EXERCISE PROMPT: Please reproduce exactly, and only, the lines from the one with "Ha Long Bay - Vietnam" through the last line of the listing below, both ends included, leaving out the pictures.

DATASET ENTRIES:
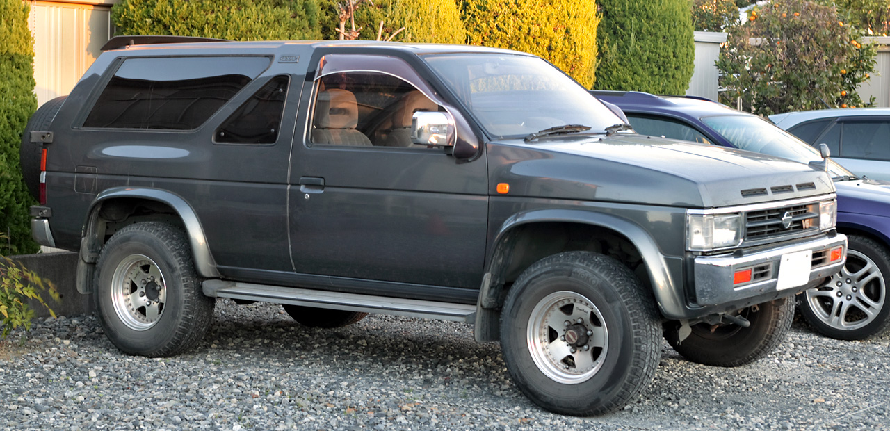 Nissan Terrano 2door 3.0 R3-M ( D21 )
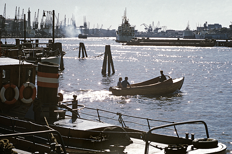 Båtar vid hamnen. Motiv: Göteborgs hamn Nyckelord: Riksintressen Kategori: Hamn, Hamnmiljöer Båtar vid hamnen.
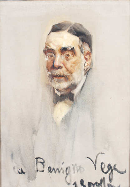 Pintura al óleo. Retrato de Benigno de la Vega-Inclán (1858-1942), Marqués de la Vega-Inclán.
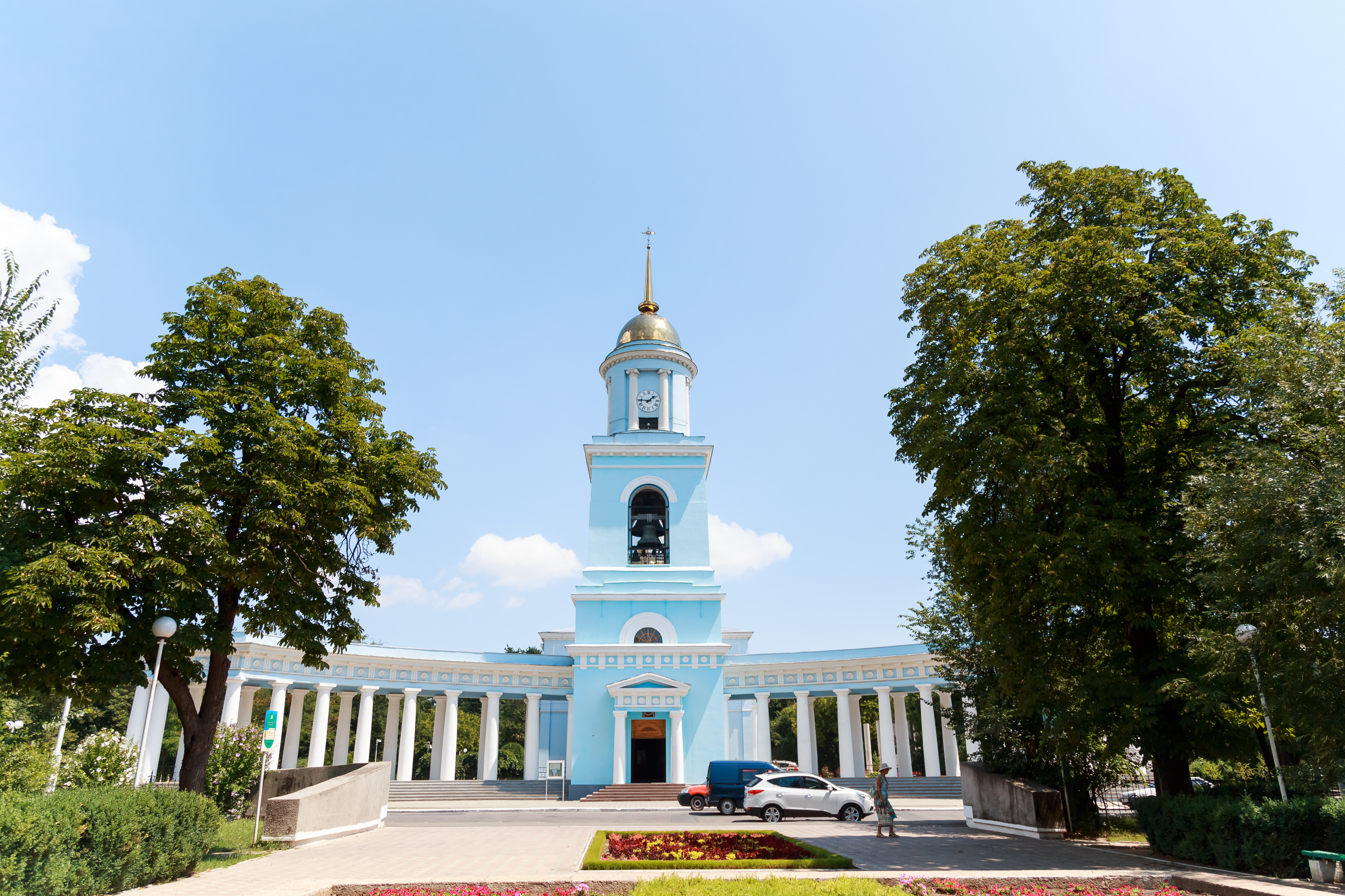 Кафедральний собор Покрова Пресвятої Богородиці і придільна церква Св. Миколая, Ізмаїл, пр-т Суворова, 31
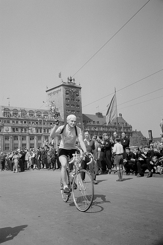 Original image description from the Deutsche Fotothek Portrait des dänischen Radrennfahrers Eluf Dalgaard auf seinem Rennrad anläßlich des 8. Etappenstarts der Friedensfahrt
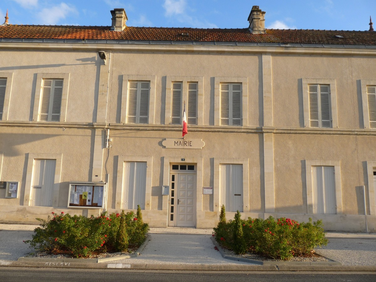 Mairie de Bedenac, Charente-Maritime, France
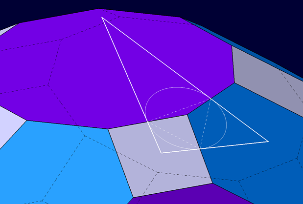 Konstruktion der Dreiecksfläche des Hexakisikosaeders am dualen Ikosidodekaederstumpf
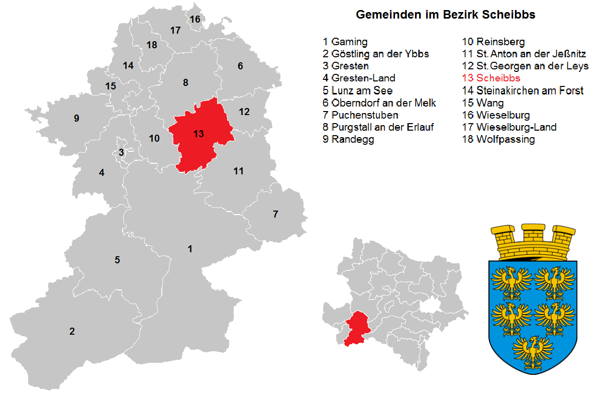 Bezirk Scheibbs
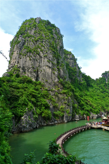 Ha Long Bay - Vietnam
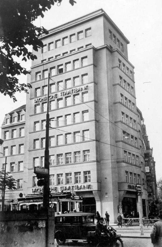 Scherl: Was gibt es neues in Dresden? Auch Dresden baut Hochhäuser. Das neue Hochhaus der Sächsischen Staatsbank. um 1930
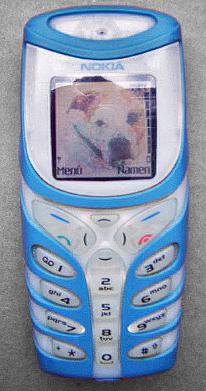 Nokia 5100 mobile phone blue
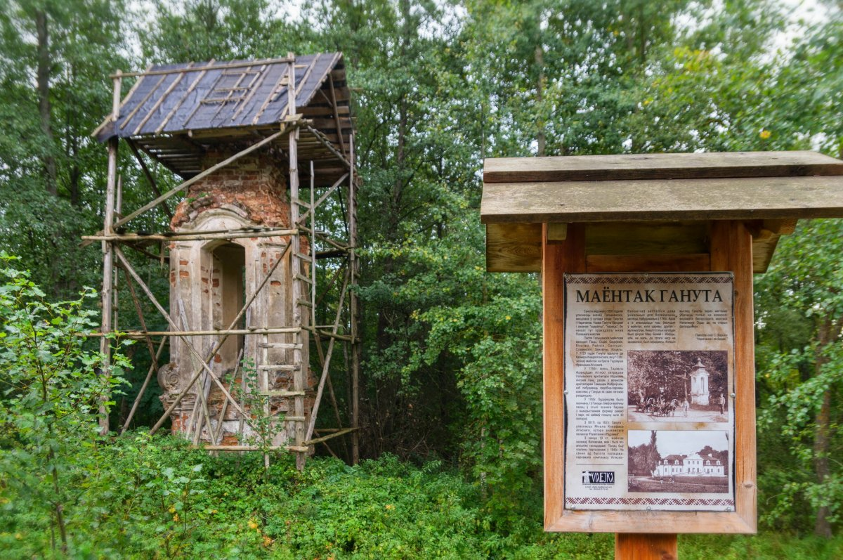 Ручыца. Рэшткі капліцы
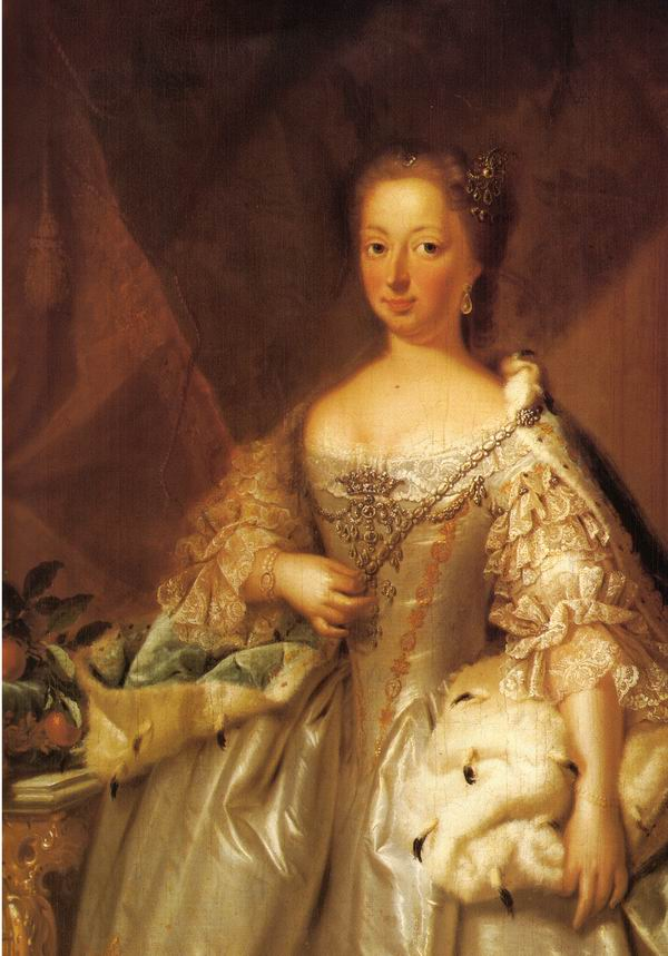 Portret van prinses Anna van Hannover, vervaardigd in de achttiende eeuw. Schilder: J. Tischbein (1715-1768). De auteursrechten zijn begrijpelijkerwijs allang vervallen. Afbeelding komt in meerdere publicaties voor. Deze versie gevonden op alwaar het zonder auteursrechten gekopieerd mag worden.
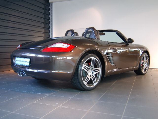 Porsche 987 Boxster
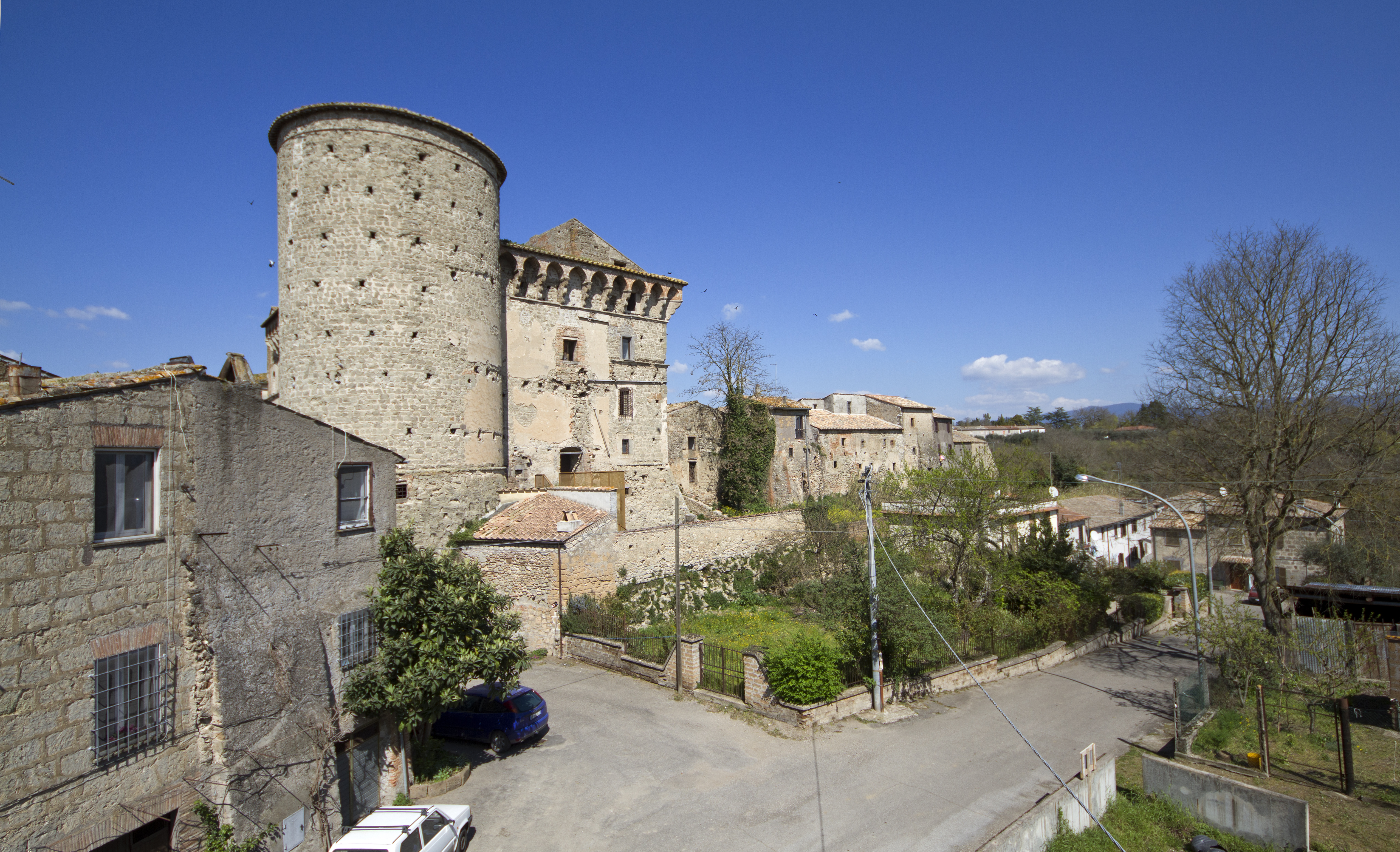 01020 Graffignano VT, Italy
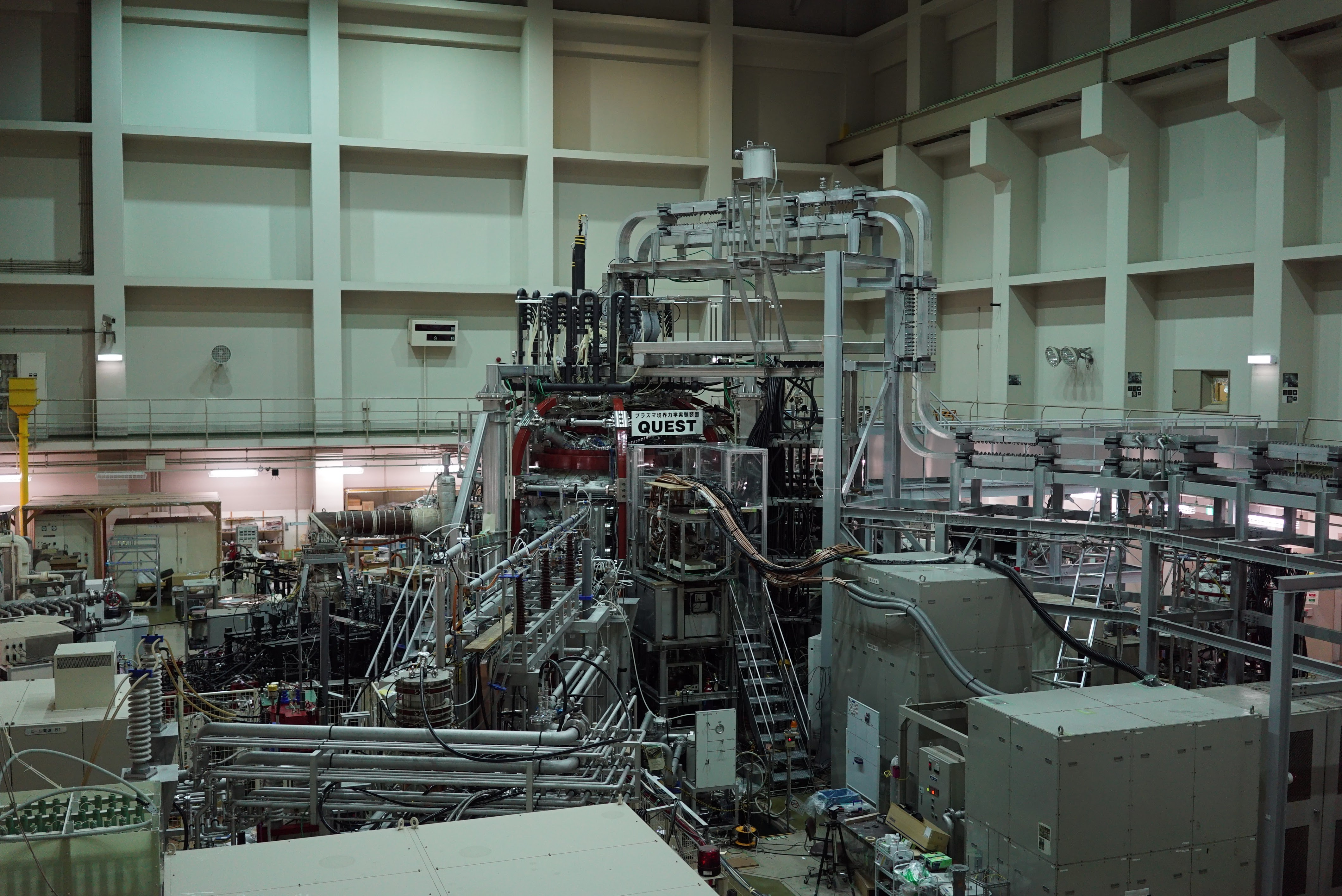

YOUR SOLUTION:
 Ha Long Bay - Vietnam
 Scherl: Was gibt es neues in Dresden? Auch Dresden baut Hochhäuser. Das neue Hochhaus der Sächsischen Staatsbank. um 1930
 Nokia 5100 mobile phone blue
 Ручыца. Рэшткі капліцы
 Portret van prinses Anna van Hannover, vervaardigd in de achttiende eeuw. Schilder: J. Tischbein (1715-1768). De auteursrechten zijn begrijpelijkerwijs allang vervallen. Afbeelding komt in meerdere publicaties voor. Deze versie gevonden op alwaar het zonder auteursrechten gekopieerd mag worden.
 Porsche 987 Boxster
 01020 Graffignano VT, Italy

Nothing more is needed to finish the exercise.